For more than a week, youths across the country have demonstrated against police brutality and extrajudicial killings by the now-disbanded SARS. Even as the protest-marches progress, there have been cases of assault on them by officers, and policemen firing live rounds. A few of them have been killed in the process despite a ban by the police Inspector-General of the use of force against the marchers. The youths are not deterred, nonetheless.
A statement on October 15, 2020, by the police spokesman Frank Mba said the police IG Mohammed Adamu noted that citizens have the right to demonstrate peacefully.

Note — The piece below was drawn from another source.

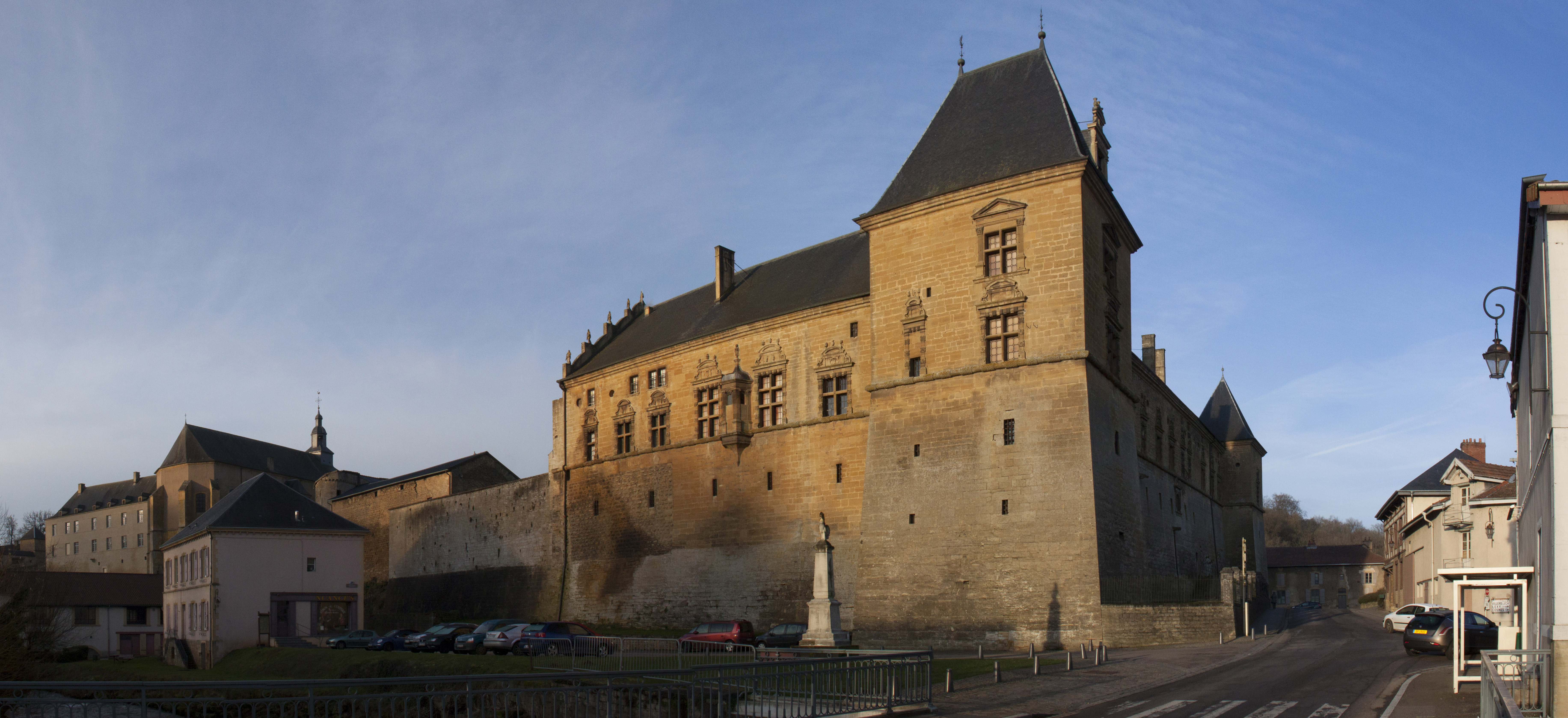 Château de Cons-la-Grandvillecommuns, oratoire, terrasse, fossé, tour, galerie, salon, cheminée, cuisine, sous sol, salle à manger, élévation, toiture, décor intérieur, mur de soutènement

He appealed to activists not to allow criminal elements to hijack the protest. Ironically, he also stressed that the Force leadership had heard the voice of the people and was irrevocably committed to doing everything within its powers to address the observed ills, punish any offending officers, and promote a people-friendly police force.
It thus would make sense that despite the de-establishment of SARS and introduction of SWAT, an apology to the youths by Vice President Yemi Osinbajo for not acting fast on challenges facing the youths, a promise to undertake comprehensive measures that will revamp the police by addressing issues of welfare, service conditions, and training, the young population is still not convinced about the sincerity of government.
At the time of writing, the marchers were still on the streets insisting that the police must be reformed, even if for the good of its men and women.
So, youths who, over the years, have been described as too laid back in the face of oppression and bad leadership, are sounding it very loud and clear that they have had enough. Within the short period, they have sent the message, in clear terms, that they could be highly united against oppression from hearts of anger and frustration. So much for years of torture and suffering!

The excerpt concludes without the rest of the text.